Hoardings warn dating couples in Srinagar, and the local police are against this stand, but elsewhere according to this news item, the police itself is the moral guardian which caught the couple in question and raised charges against them.
Is India being Talibanised, or is it now being governed by frustrated men? How a couple kissing anywhere at all constitutes public harassment is beyond me. It is definitely a matter of victimless crimes. And as usual, the Indian administration believes in meting out instant harsh, harsher, harshest punishments to the ‘criminals’ indulging in these ‘crimes’, while criminals who actually harm others intentionally are tried in courts for years while they live on taxpayers’ money. That the taxpayers themselves are being harassed like this for public displays of affection is not important.

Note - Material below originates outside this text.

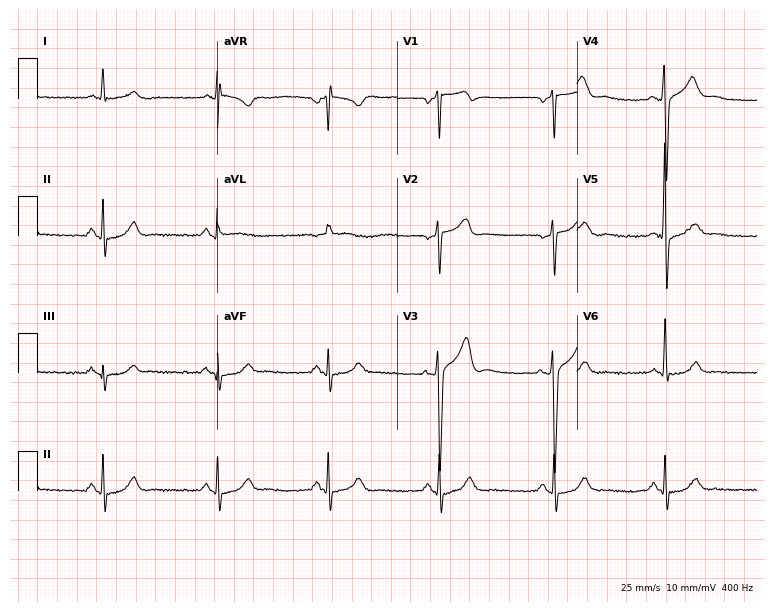
12-lead ECG from a male patient, 65 years old (7.3-second recording at 400 Hz). No first-degree AV block, right bundle branch block (RBBB), left bundle branch block (LBBB), sinus bradycardia, atrial fibrillation (AF) or sinus tachycardia recorded for this tracing. Other findings, if any, are not listed.

In high school, when we were given an idea of the Indian administrative system, and the Constitution (note the capital C, denoting infallibility and perfection), we were given an idea that India is a free land, where every Indian is free as long as they don’t hurt others. We believed it to be true. And were mighty proud of it.
Now we realise, through witnessing such incidents, that it’s not as free as one would think it is.
We’d rather bow down to anyone and everyone’s fragile sensibilities, including (and especially) the religious type, than stand for freedom and peace.
Another reason why governance should not be concerned with social propriety and should be concerned more with security of the tax-paying citizens.